***** Supplied records *****

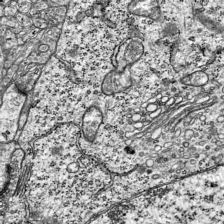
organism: Mouse
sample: Visual Cortex
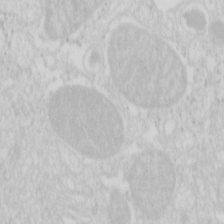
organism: Mouse
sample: Pancreas
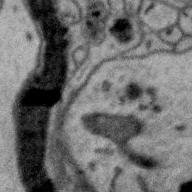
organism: Zebra finch
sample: Brain
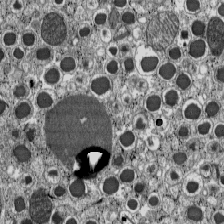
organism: C57BL Mouse
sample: Pancreatic islet
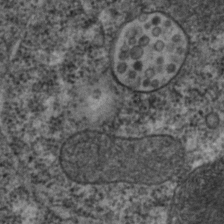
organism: C. elegans
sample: C. elegans embryo
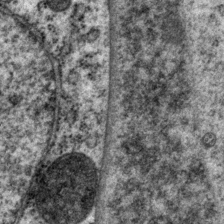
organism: P. pacificus
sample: Pharynx
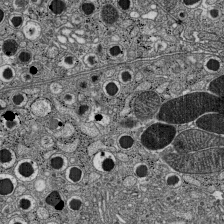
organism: C57BL Mouse
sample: Pancreatic islet
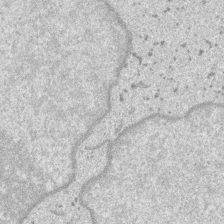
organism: Human
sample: Lung epithelial cells infected with SARS-CoV-2
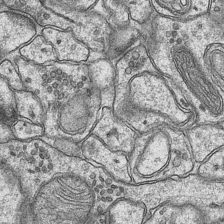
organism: Mouse
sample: CA1 Hippocampus
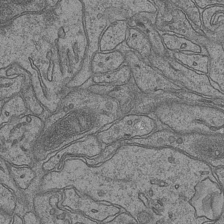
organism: Mouse
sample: CA1 Hippocampus
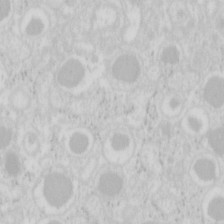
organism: Mouse
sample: Pancreas
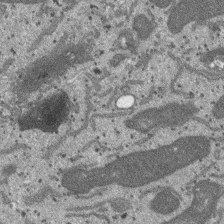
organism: Human
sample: Lung epithelial cells infected with SARS-CoV-2
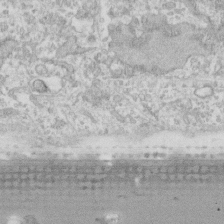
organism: Human
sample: Fibroblast cells
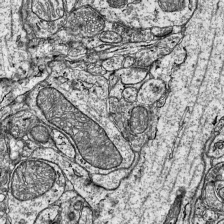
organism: Mouse
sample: Visual Cortex
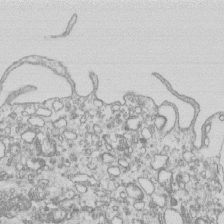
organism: Mouse
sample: Macrophages
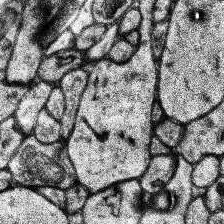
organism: Human
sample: Temporal Lobe
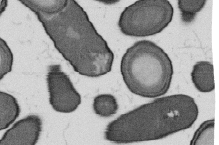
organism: B. subtilis
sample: Bacterial spore
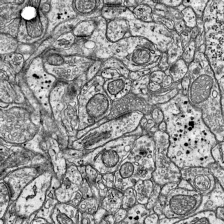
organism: Mouse
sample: Visual Cortex
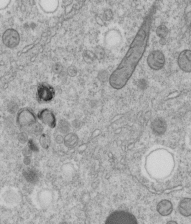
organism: C. elegans
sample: C. elegans embryo early stage
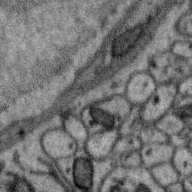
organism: Zebra finch
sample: Brain
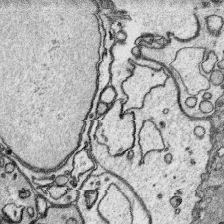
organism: Platynereis dumerilii
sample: Parapodia
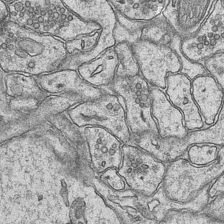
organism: Mouse
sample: CA1 Hippocampus
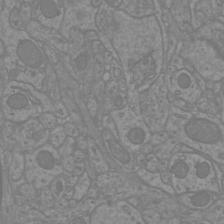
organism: Mouse
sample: Cortical neurons
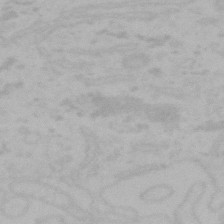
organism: Mouse
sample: Choroid plexus
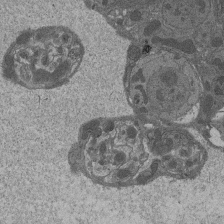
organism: Drosophila
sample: Antenna
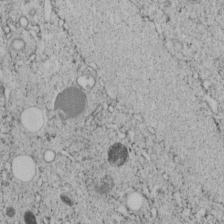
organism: C. elegans
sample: C. elegans embryo early stage
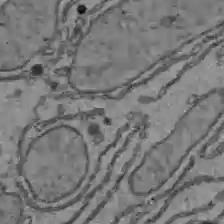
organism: C57BL Mouse
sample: Liver
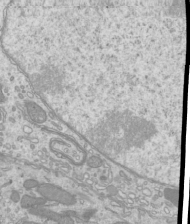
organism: Mouse
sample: Cilia; mouse epididymis
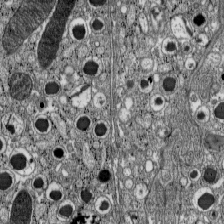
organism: C57BL Mouse
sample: Pancreatic islet
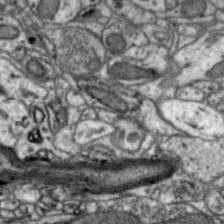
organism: Zebra finch
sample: Brain
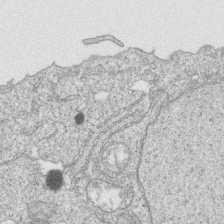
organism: Human
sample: HeLa cell HIV synapse
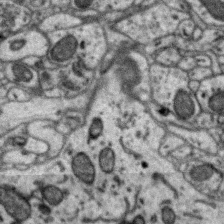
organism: Zebra finch
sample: Brain
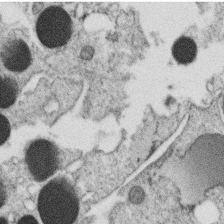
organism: C. elegans
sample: C. elegans oocyte; sperm cells
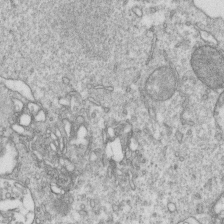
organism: Mouse
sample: Activated OT-1 CD8+ T cells
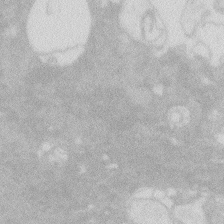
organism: Zebrafish
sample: Macrophage
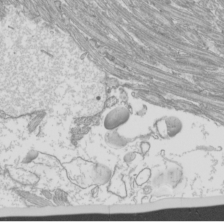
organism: Mouse
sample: Cilia; mouse epididymis
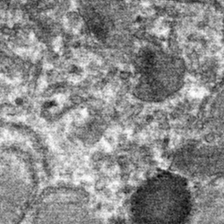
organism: Mouse
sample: Mouse hepatocytes
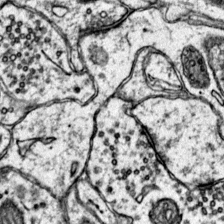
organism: Mouse
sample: Primary visual cortex
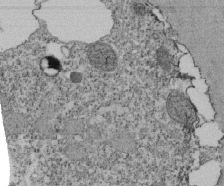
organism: Tetrahymena
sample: Cilia in tetrahymena
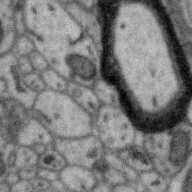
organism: Zebra finch
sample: Brain
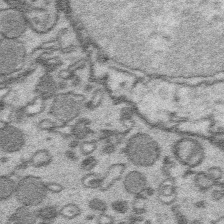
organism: Platynereis dumerilii
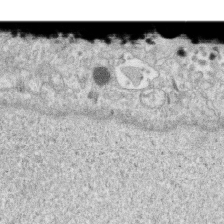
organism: Human
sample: HeLa cell HIV synapse
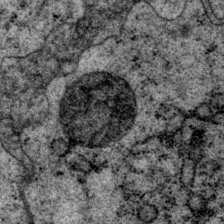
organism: P. pacificus
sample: Pharynx
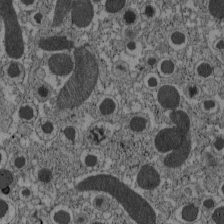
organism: C57BL Mouse
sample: Pancreatic islet
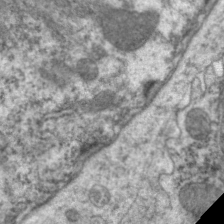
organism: C. elegans
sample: Pharynx
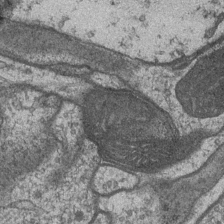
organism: Drosophila
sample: Optic medulla
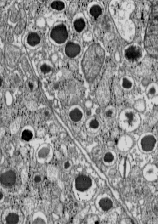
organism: C57BL Mouse
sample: Pancreatic islet
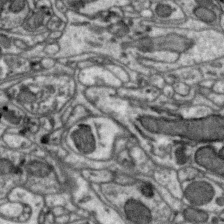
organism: Zebra finch
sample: Brain
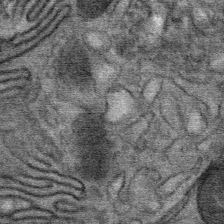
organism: Mouse
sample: Mouse Salivary gland
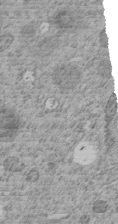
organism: C. elegans
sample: C. elegans embryo early stage
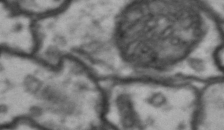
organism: Drosophila
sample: Brain
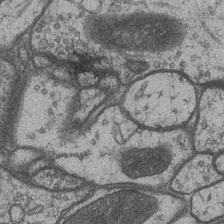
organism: Drosophila
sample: Optic medulla
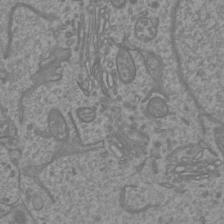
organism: Mouse
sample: Cortical neurons
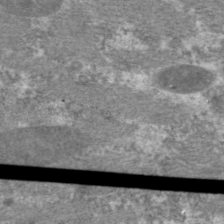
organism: C. elegans
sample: Pharynx
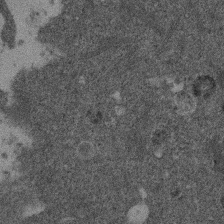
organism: Mouse
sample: Dividing mouse embryo 1 cell stage
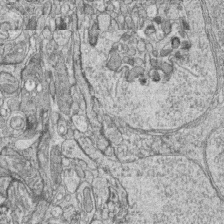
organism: Zebrafish
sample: synaptic ribbons in rod cells and cone cells
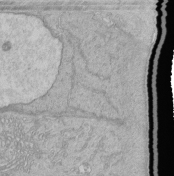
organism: Human
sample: Retinal organoid Rod and Cone cells
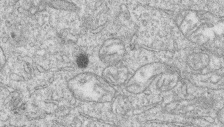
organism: Human
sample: HeLa cell HIV synapse
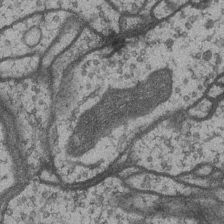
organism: Drosophila
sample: Optic medulla
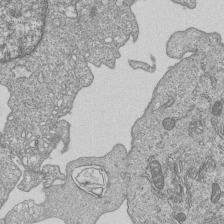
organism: Human
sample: MDA-MB-231 cells
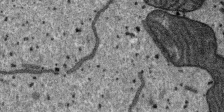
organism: Human
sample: Lung epithelial cells, uninfected (mock) control
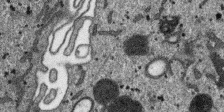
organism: Human
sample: Lung epithelial cells infected with SARS-CoV-2
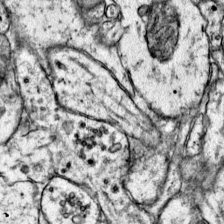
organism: Mouse
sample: Primary visual cortex
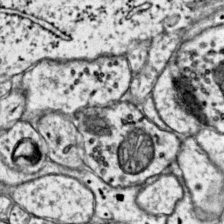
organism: Mouse
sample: Primary visual cortex
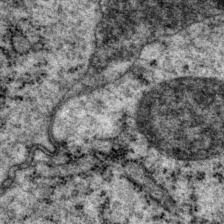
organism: P. pacificus
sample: Pharynx
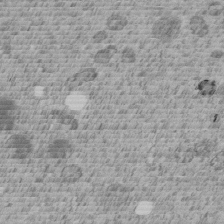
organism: C. elegans
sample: C. elegans embryo early stage
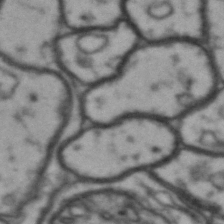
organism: Drosophila
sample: Brain
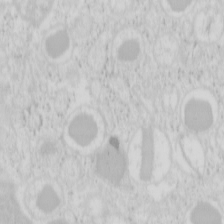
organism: Mouse
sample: Pancreas
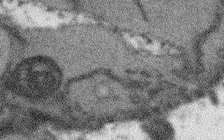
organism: Arabidopsis thaliana
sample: Root tip
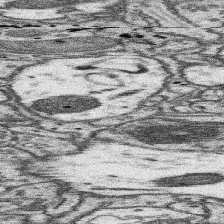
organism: Mouse
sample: Somatosensory cortex neuropil
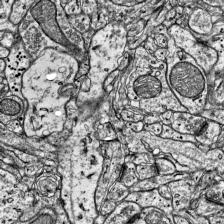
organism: Mouse
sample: Visual Cortex
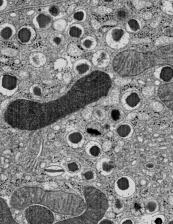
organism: C57BL Mouse
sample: Pancreatic islet
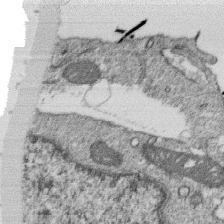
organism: African green monkey
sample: Vero E6 cells infected with SARS-CoV-2
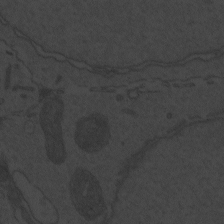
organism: Zebrafish
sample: Macrophage infected with Toxoplasma gondii
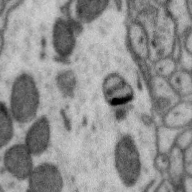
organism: Zebra finch
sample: Brain
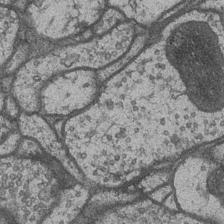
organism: Drosophila
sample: Optic medulla
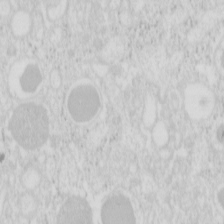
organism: Mouse
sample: Pancreas
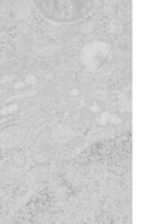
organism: Mouse
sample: Pancreas
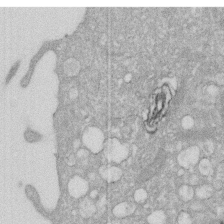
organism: Human
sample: HIV infected U937 cells
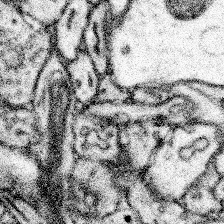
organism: Mouse
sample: Somatosensory cortex neuropil
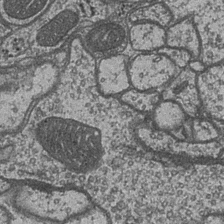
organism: Drosophila
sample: Optic medulla
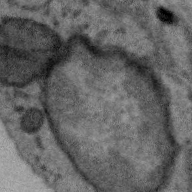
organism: Zebra finch
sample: Brain
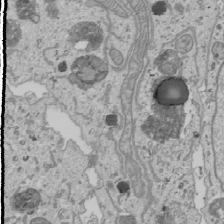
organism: Human
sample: Mitochondria in U2OS cells
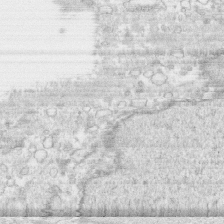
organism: Human
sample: CRL-1474
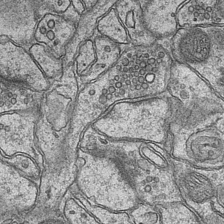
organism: Mouse
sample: CA1 Hippocampus
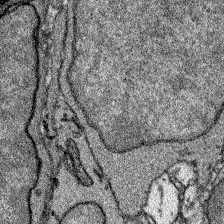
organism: Zebrafish
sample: Larval olfactory bulb
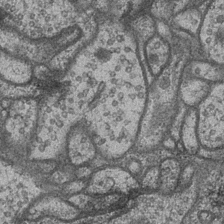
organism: Drosophila
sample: Optic medulla
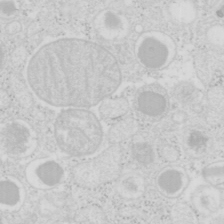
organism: Mouse
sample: Pancreas
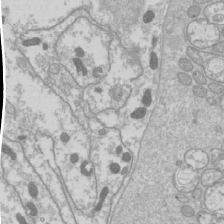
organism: Drosophila
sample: Cell division; meiosis; drosophila spermatocytes
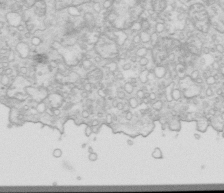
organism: Mouse
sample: Multiciliated cells
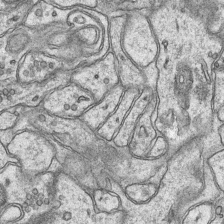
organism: Mouse
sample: CA1 Hippocampus
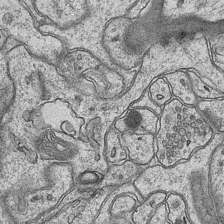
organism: Mouse
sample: CA1 Hippocampus
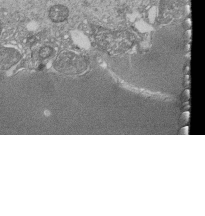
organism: Tetrahymena
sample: Cilia in tetrahymena
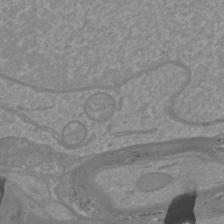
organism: Mouse
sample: Cortical neurons
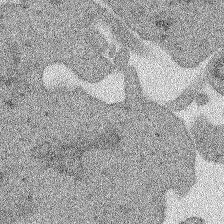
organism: Human
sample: HeLa cells
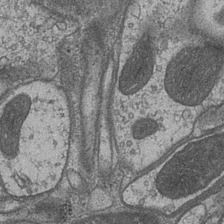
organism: Drosophila
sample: Optic medulla
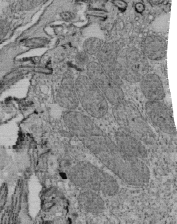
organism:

*****

Copy the records exactly, minus any pictures.

organism: Mouse
sample: Visual Cortex
organism: Mouse
sample: Pancreas
organism: Zebra finch
sample: Brain
organism: C57BL Mouse
sample: Pancreatic islet
organism: C. elegans
sample: C. elegans embryo
organism: P. pacificus
sample: Pharynx
organism: C57BL Mouse
sample: Pancreatic islet
organism: Human
sample: Lung epithelial cells infected with SARS-CoV-2
organism: Mouse
sample: CA1 Hippocampus
organism: Mouse
sample: CA1 Hippocampus
organism: Mouse
sample: Pancreas
organism: Human
sample: Lung epithelial cells infected with SARS-CoV-2
organism: Human
sample: Fibroblast cells
organism: Mouse
sample: Visual Cortex
organism: Mouse
sample: Macrophages
organism: Human
sample: Temporal Lobe
organism: B. subtilis
sample: Bacterial spore
organism: Mouse
sample: Visual Cortex
organism: C. elegans
sample: C. elegans embryo early stage
organism: Zebra finch
sample: Brain
organism: Platynereis dumerilii
sample: Parapodia
organism: Mouse
sample: CA1 Hippocampus
organism: Mouse
sample: Cortical neurons
organism: Mouse
sample: Choroid plexus
organism: Drosophila
sample: Antenna
organism: C. elegans
sample: C. elegans embryo early stage
organism: C57BL Mouse
sample: Liver
organism: Mouse
sample: Cilia; mouse epididymis
organism: C57BL Mouse
sample: Pancreatic islet
organism: Zebra finch
sample: Brain
organism: Human
sample: HeLa cell HIV synapse
organism: Zebra finch
sample: Brain
organism: C. elegans
sample: C. elegans oocyte; sperm cells
organism: Mouse
sample: Activated OT-1 CD8+ T cells
organism: Zebrafish
sample: Macrophage
organism: Mouse
sample: Cilia; mouse epididymis
organism: Mouse
sample: Mouse hepatocytes
organism: Mouse
sample: Primary visual cortex
organism: Tetrahymena
sample: Cilia in tetrahymena
organism: Zebra finch
sample: Brain
organism: Platynereis dumerilii
organism: Human
sample: HeLa cell HIV synapse
organism: P. pacificus
sample: Pharynx
organism: C57BL Mouse
sample: Pancreatic islet
organism: C. elegans
sample: Pharynx
organism: Drosophila
sample: Optic medulla
organism: C57BL Mouse
sample: Pancreatic islet
organism: Zebra finch
sample: Brain
organism: Mouse
sample: Mouse Salivary gland
organism: C. elegans
sample: C. elegans embryo early stage
organism: Drosophila
sample: Brain
organism: Drosophila
sample: Optic medulla
organism: Mouse
sample: Cortical neurons
organism: C. elegans
sample: Pharynx
organism: Mouse
sample: Dividing mouse embryo 1 cell stage
organism: Zebrafish
sample: synaptic ribbons in rod cells and cone cells
organism: Human
sample: Retinal organoid Rod and Cone cells
organism: Human
sample: HeLa cell HIV synapse
organism: Drosophila
sample: Optic medulla
organism: Human
sample: MDA-MB-231 cells
organism: Human
sample: Lung epithelial cells, uninfected (mock) control
organism: Human
sample: Lung epithelial cells infected with SARS-CoV-2
organism: Mouse
sample: Primary visual cortex
organism: Mouse
sample: Primary visual cortex
organism: P. pacificus
sample: Pharynx
organism: C. elegans
sample: C. elegans embryo early stage
organism: Drosophila
sample: Brain
organism: Mouse
sample: Pancreas
organism: Arabidopsis thaliana
sample: Root tip
organism: Mouse
sample: Somatosensory cortex neuropil
organism: Mouse
sample: Visual Cortex
organism: C57BL Mouse
sample: Pancreatic islet
organism: African green monkey
sample: Vero E6 cells infected with SARS-CoV-2
organism: Zebrafish
sample: Macrophage infected with Toxoplasma gondii
organism: Zebra finch
sample: Brain
organism: Drosophila
sample: Optic medulla
organism: Mouse
sample: Pancreas
organism: Mouse
sample: Pancreas
organism: Human
sample: HIV infected U937 cells
organism: Mouse
sample: Somatosensory cortex neuropil
organism: Drosophila
sample: Optic medulla
organism: Zebra finch
sample: Brain
organism: Human
sample: Mitochondria in U2OS cells
organism: Human
sample: CRL-1474
organism: Mouse
sample: CA1 Hippocampus
organism: Zebrafish
sample: Larval olfactory bulb
organism: Drosophila
sample: Optic medulla
organism: Mouse
sample: Pancreas
organism: Drosophila
sample: Cell division; meiosis; drosophila spermatocytes
organism: Mouse
sample: Multiciliated cells
organism: Mouse
sample: CA1 Hippocampus
organism: Mouse
sample: CA1 Hippocampus
organism: Tetrahymena
sample: Cilia in tetrahymena
organism: Mouse
sample: Cortical neurons
organism: Human
sample: HeLa cells
organism: Drosophila
sample: Optic medulla
organism:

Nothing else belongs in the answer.